## Task directions
With pictures excluded, copy word for word the lines in the data below from the line containing "Strand bei Utersum" through the line containing "Monumento funerario per".

## Data extract

*****

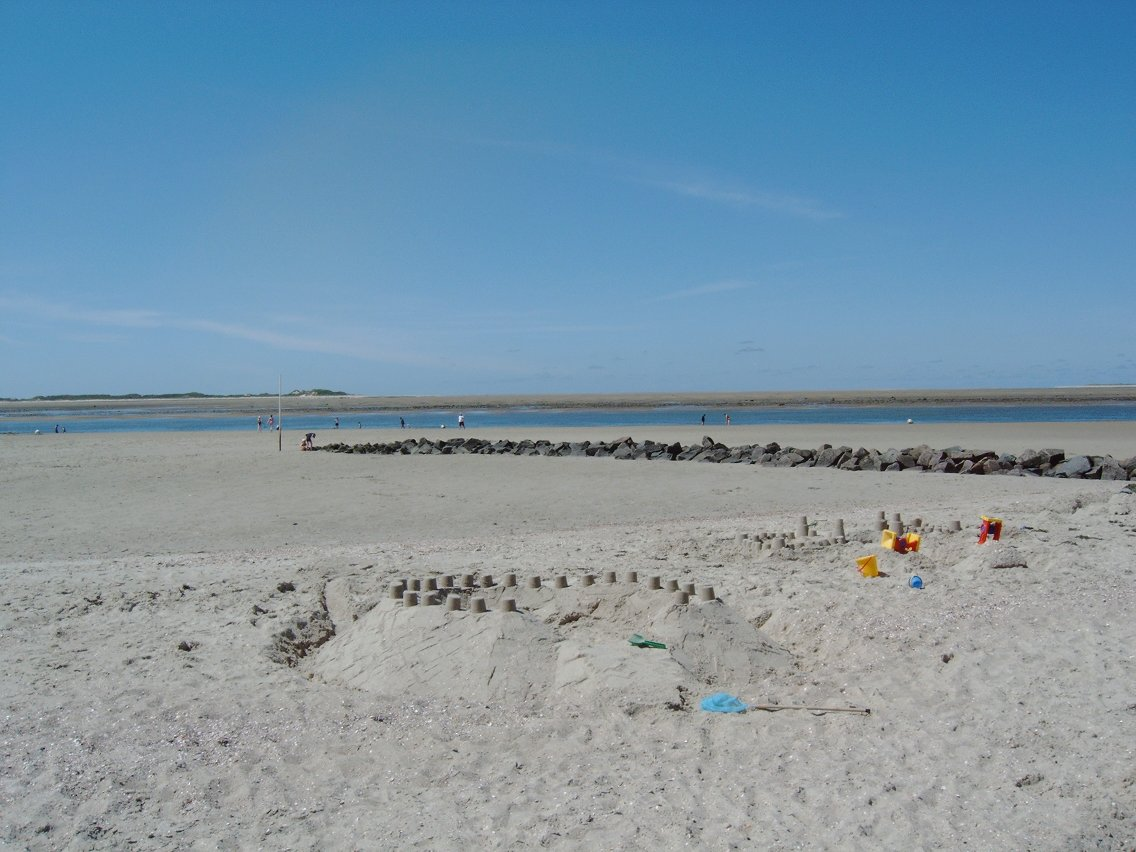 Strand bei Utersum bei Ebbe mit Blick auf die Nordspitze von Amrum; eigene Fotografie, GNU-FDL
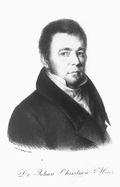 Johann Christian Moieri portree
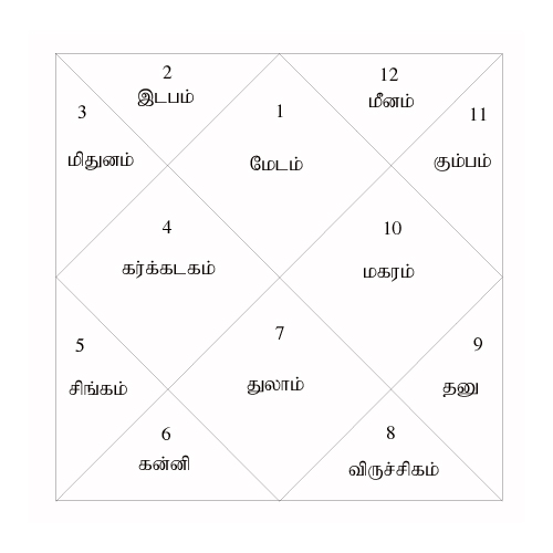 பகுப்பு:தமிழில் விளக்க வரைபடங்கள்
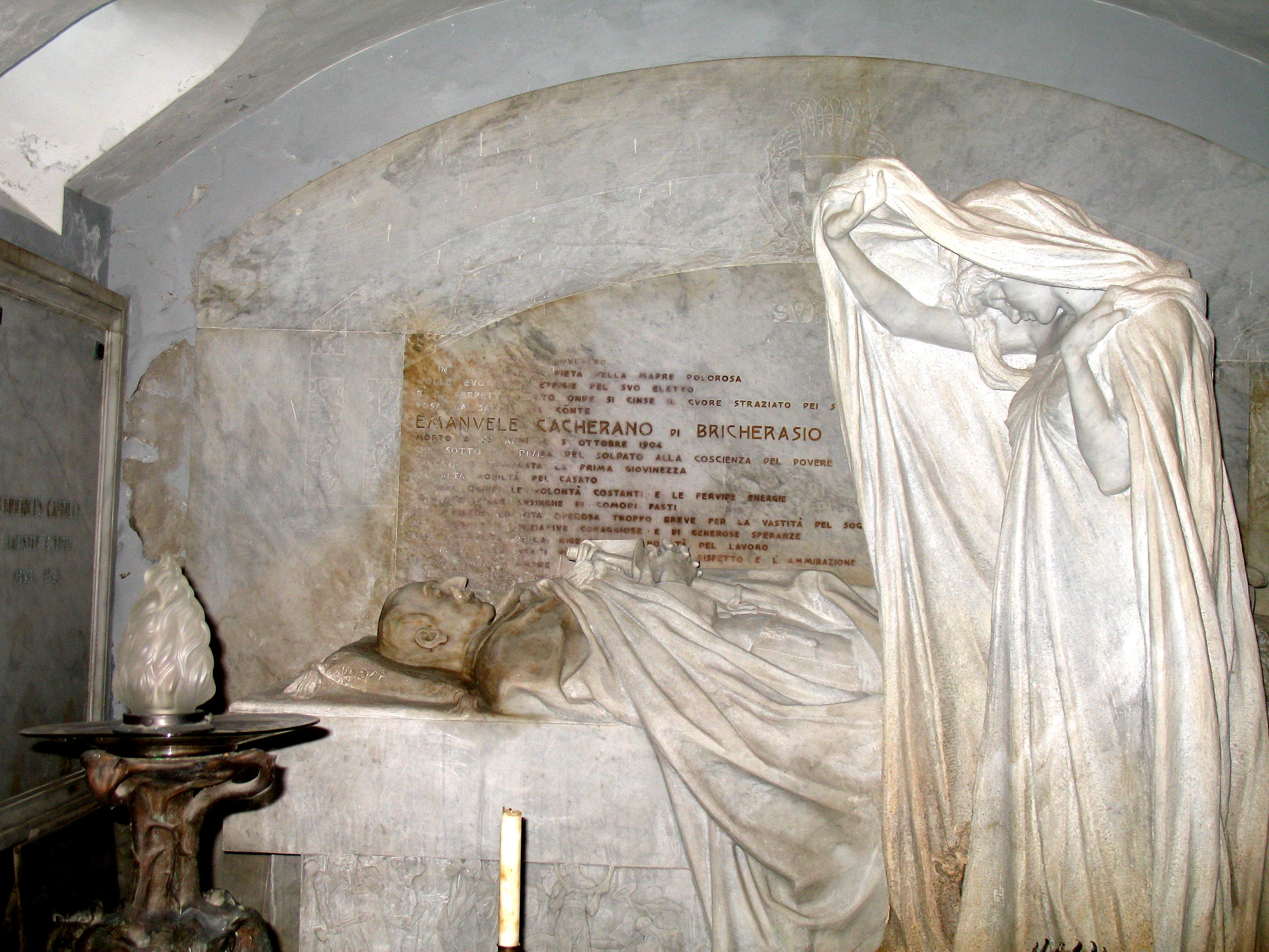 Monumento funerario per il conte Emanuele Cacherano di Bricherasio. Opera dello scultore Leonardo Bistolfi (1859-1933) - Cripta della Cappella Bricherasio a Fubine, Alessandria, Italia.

*****

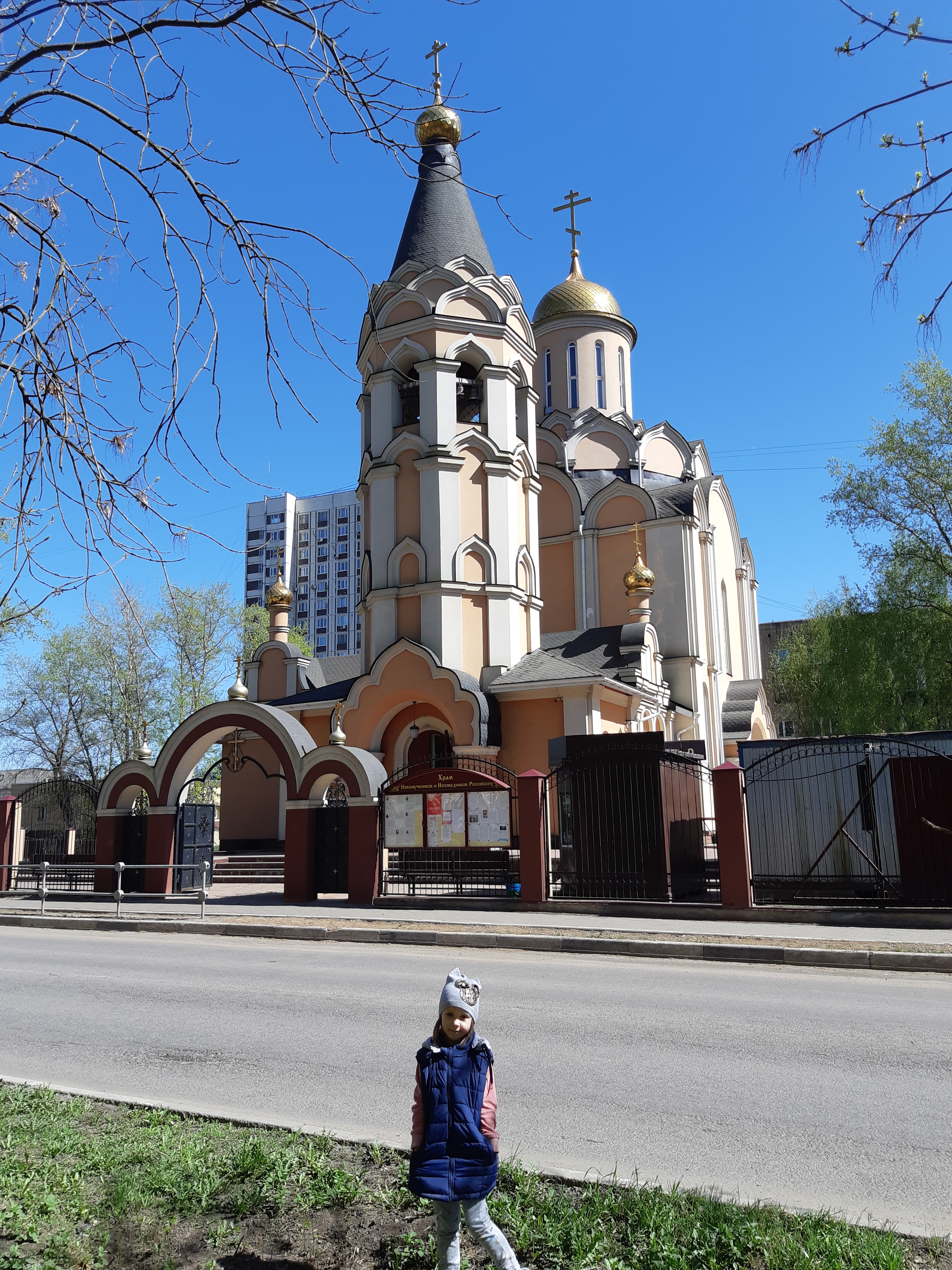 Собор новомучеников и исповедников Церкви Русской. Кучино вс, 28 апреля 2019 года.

*****

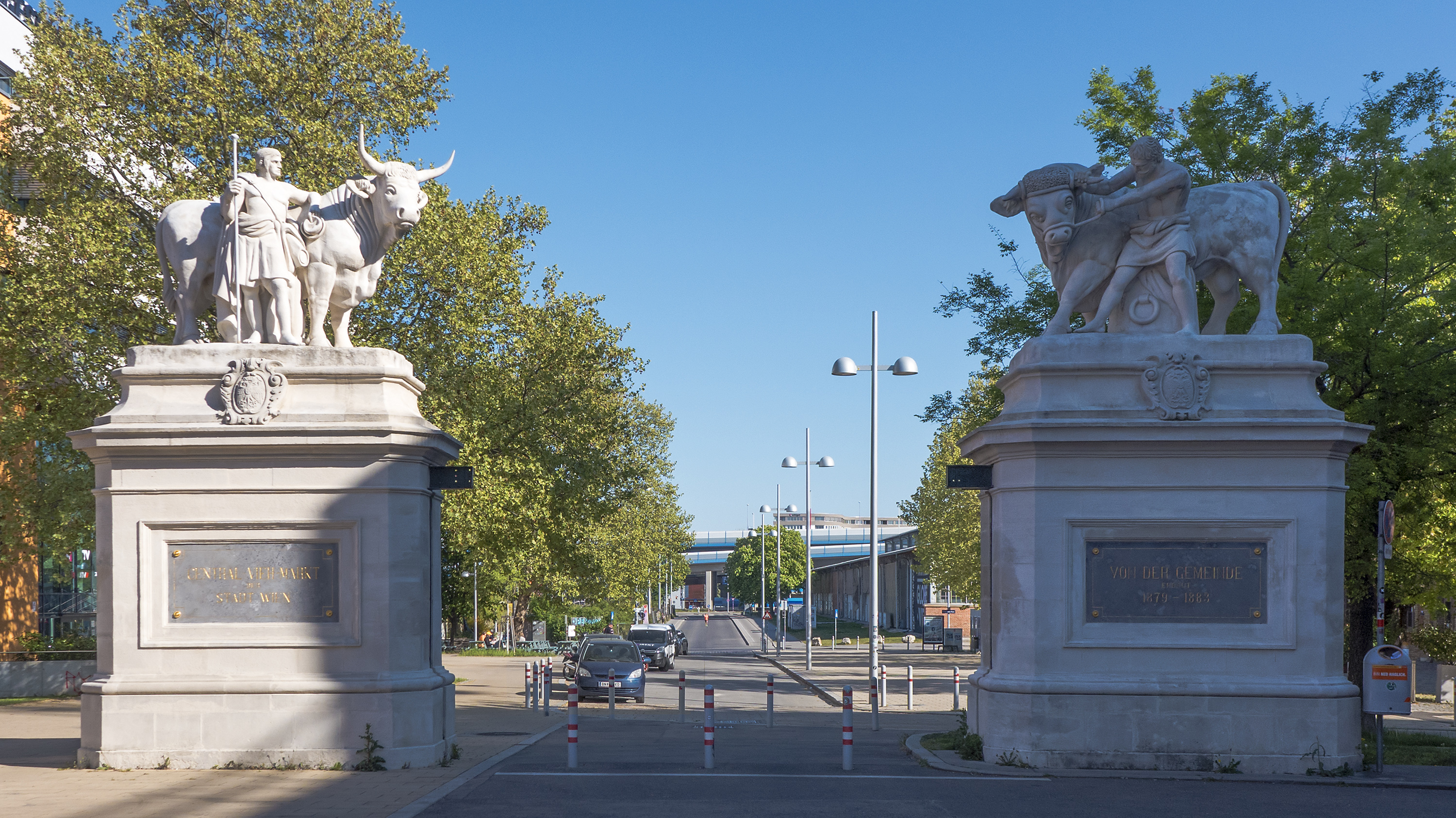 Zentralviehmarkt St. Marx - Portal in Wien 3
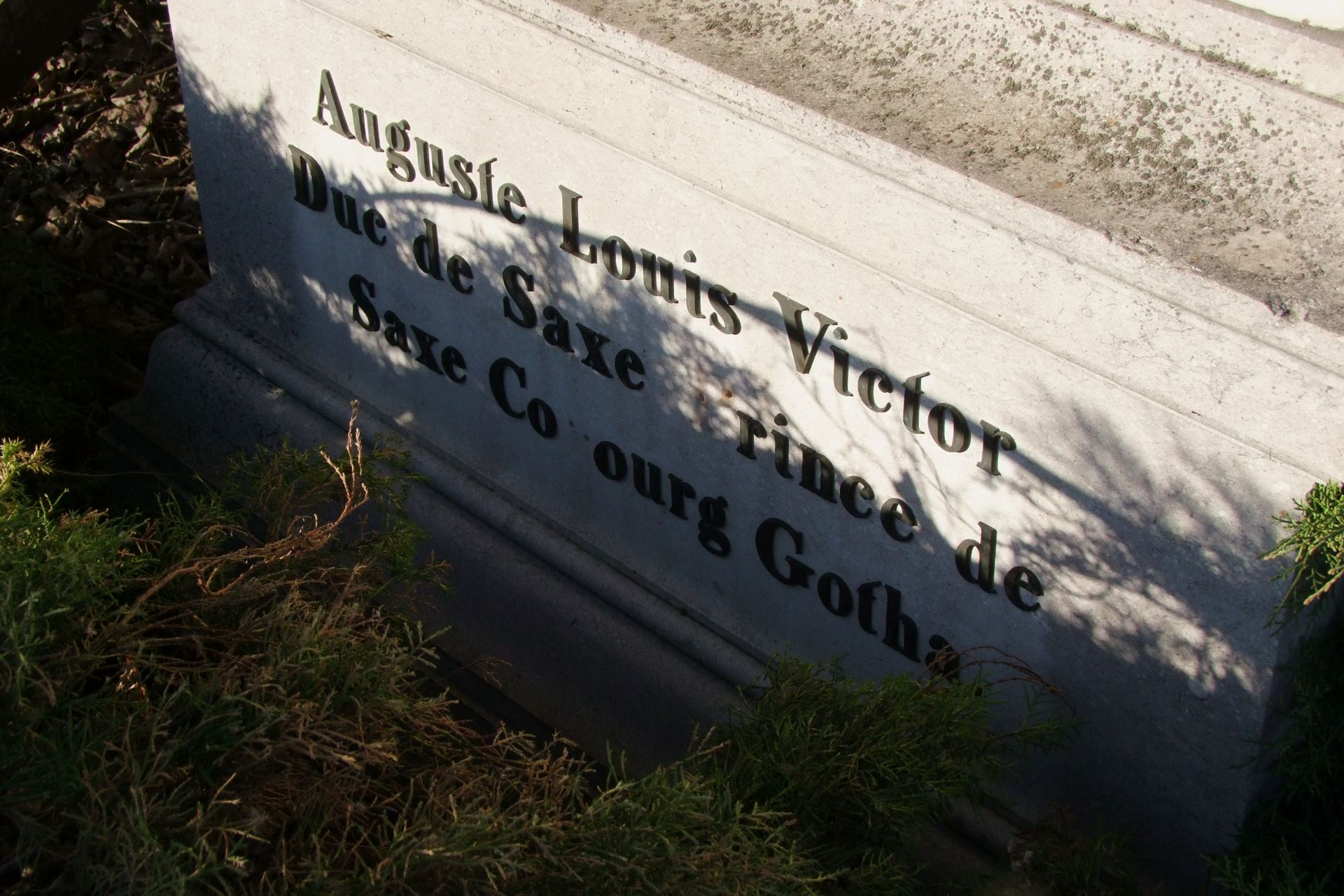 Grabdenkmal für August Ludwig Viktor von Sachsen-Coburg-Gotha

*****

## Solution to this exercise
 Strand bei Utersum bei Ebbe mit Blick auf die Nordspitze von Amrum; eigene Fotografie, GNU-FDL
 Johann Christian Moieri portree
 பகுப்பு:தமிழில் விளக்க வரைபடங்கள்
 Monumento funerario per il conte Emanuele Cacherano di Bricherasio. Opera dello scultore Leonardo Bistolfi (1859-1933) - Cripta della Cappella Bricherasio a Fubine, Alessandria, Italia.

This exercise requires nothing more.